The past is tugging at your sleeve, and it wants to go to the restroom/has lost its pencil/is insulting its peers/wants its cellphone back/is ranting and swearing about the PE teacher/wants to put its head on its desk/won’t stop talking/etc., etc., etc….

You try to shake a sense of doubt, and determine to delight in the beauty of your organized plans and HGTV-worthy classroom environment, but your experience reminds you that you’ve always had at least one student, and sometimes more, who, despite all of your brilliance, failed to respond in a productive, healthy, and expected manner.

You know who I’m talking about -- the kids who just slay you with their lack of response to the dynamic execution of your incredibly well-thought-out plans? I mean, you deserve a Tony Award for your performance in Environmental Science, but these kiddos don’t engage! He withdraws. She refuses. He disrupts. She pulls peers off task.
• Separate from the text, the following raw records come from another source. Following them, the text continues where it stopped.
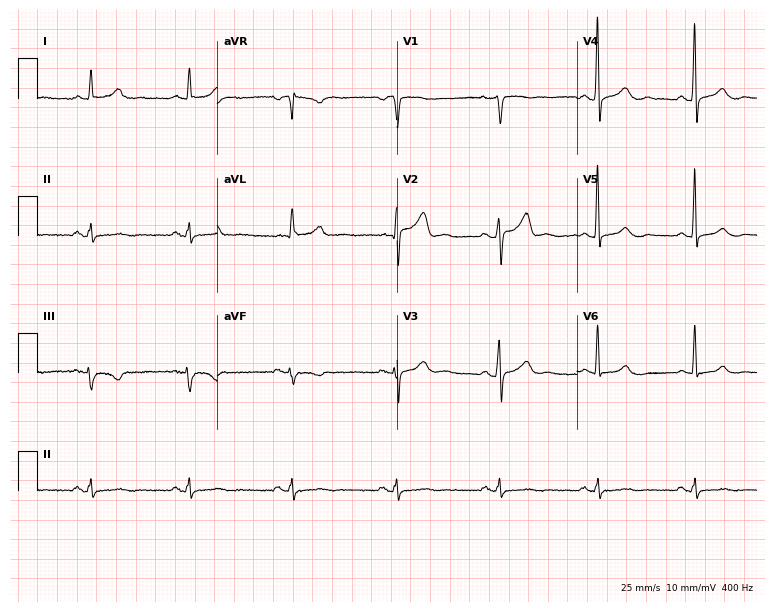
12-lead ECG from a man, 59 years old. Screened for six findings — first-degree AV block, right bundle branch block (RBBB), left bundle branch block (LBBB), sinus bradycardia, atrial fibrillation (AF), sinus tachycardia — none is recorded. Findings outside these six are not listed.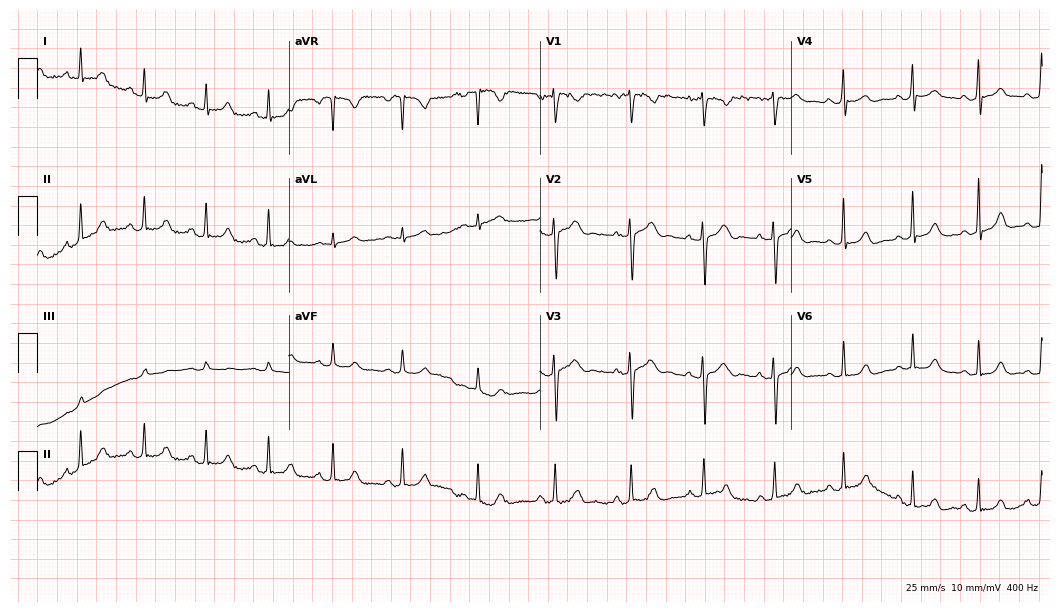
12-lead ECG from a female, 26 years old (10.2-second recording at 400 Hz). Recorded interpretation: within normal limits.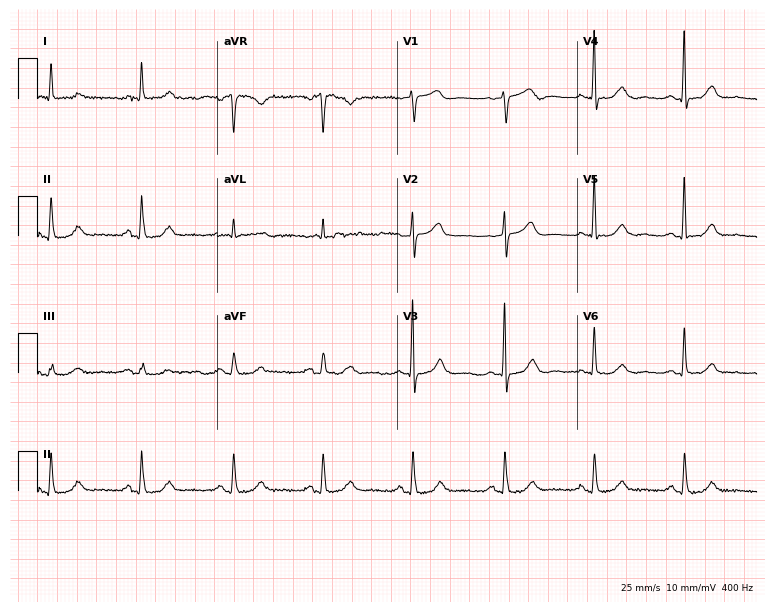
Resting 12-lead electrocardiogram. Patient: a woman, 71 years old. None of these six findings is recorded: first-degree AV block, right bundle branch block, left bundle branch block, sinus bradycardia, atrial fibrillation, sinus tachycardia. Findings outside these six are not listed.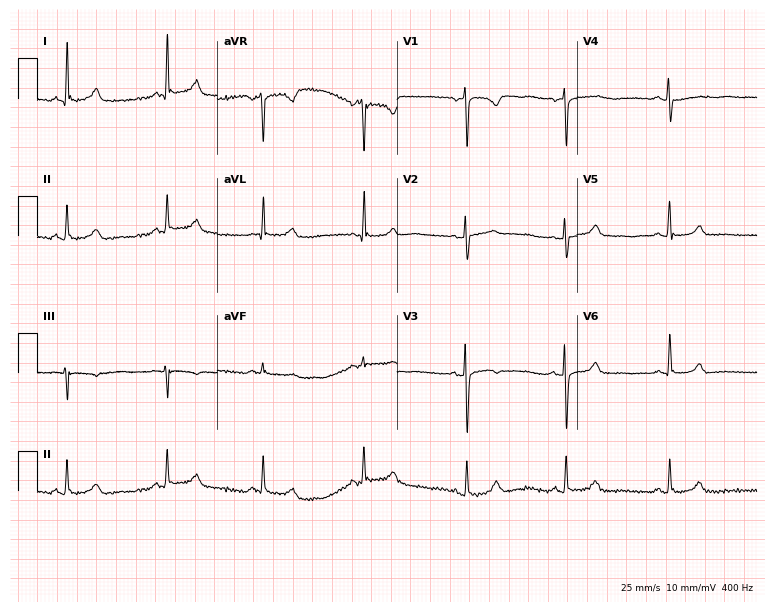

They turn your classroom into a scene from Animal House!

There you are with your degrees, your radiant evaluations, your tenure, the articles you’ve written, and the workshops you’ve presented, but you’re chagrined. Depleted of ideas. If, at this point, you wonder where you’ve gone wrong, rest assured you have likely done nothing wrong.

And if you wonder what is wrong with the child, let’s shift that question to, “What has happened to this child?”


You’ve taken a first step toward mining your way to the gold that is stubbornly lodged in the heart and mind of this child.

It’s what has happened to the child that has left him unable to respond in the expected and typical manner. It’s the physical abuse he has experienced or witnessed. It’s the instability in his home. It’s the neglect. It’s the loss. It’s any number of Adverse Childhood Experiences (ACES) that have occurred in the student’s life.

These experiences have changed the way his brain functions, and have thereby altered the way he responds in relationships with others, and the way he learns.

I’ve been teaching high school English to classrooms filled with these hurting students for eleven years. Before arriving at our school, they’ve experienced everything you can imagine -- and much, much worse. And while their behaviors are complex and confounding, they can be reached. There are solutions. There is hope.

I’ll be giving YOU hope as the year goes along. I’ll share the techniques and practices that have been successful with our students. I’ll be sharing research, personal anecdotes, and as much knowledge as I can with the intention of helping you bring out the best in some of the most damaged students in our schools.

The most impactful thing in their lives is a caring relationship with an adult. You may be the most positive thing impacting the most difficult children in your classrooms. Take heart. Do the research. Prepare to do the hard but rewarding work. These kids need you.

“Scientifc research points to the presence of a stable, caring adult in a child’s life as the key to building the skills of resilience.” - Dr. Jack Shonkof, Harvard University (Paper Tigers 23:26).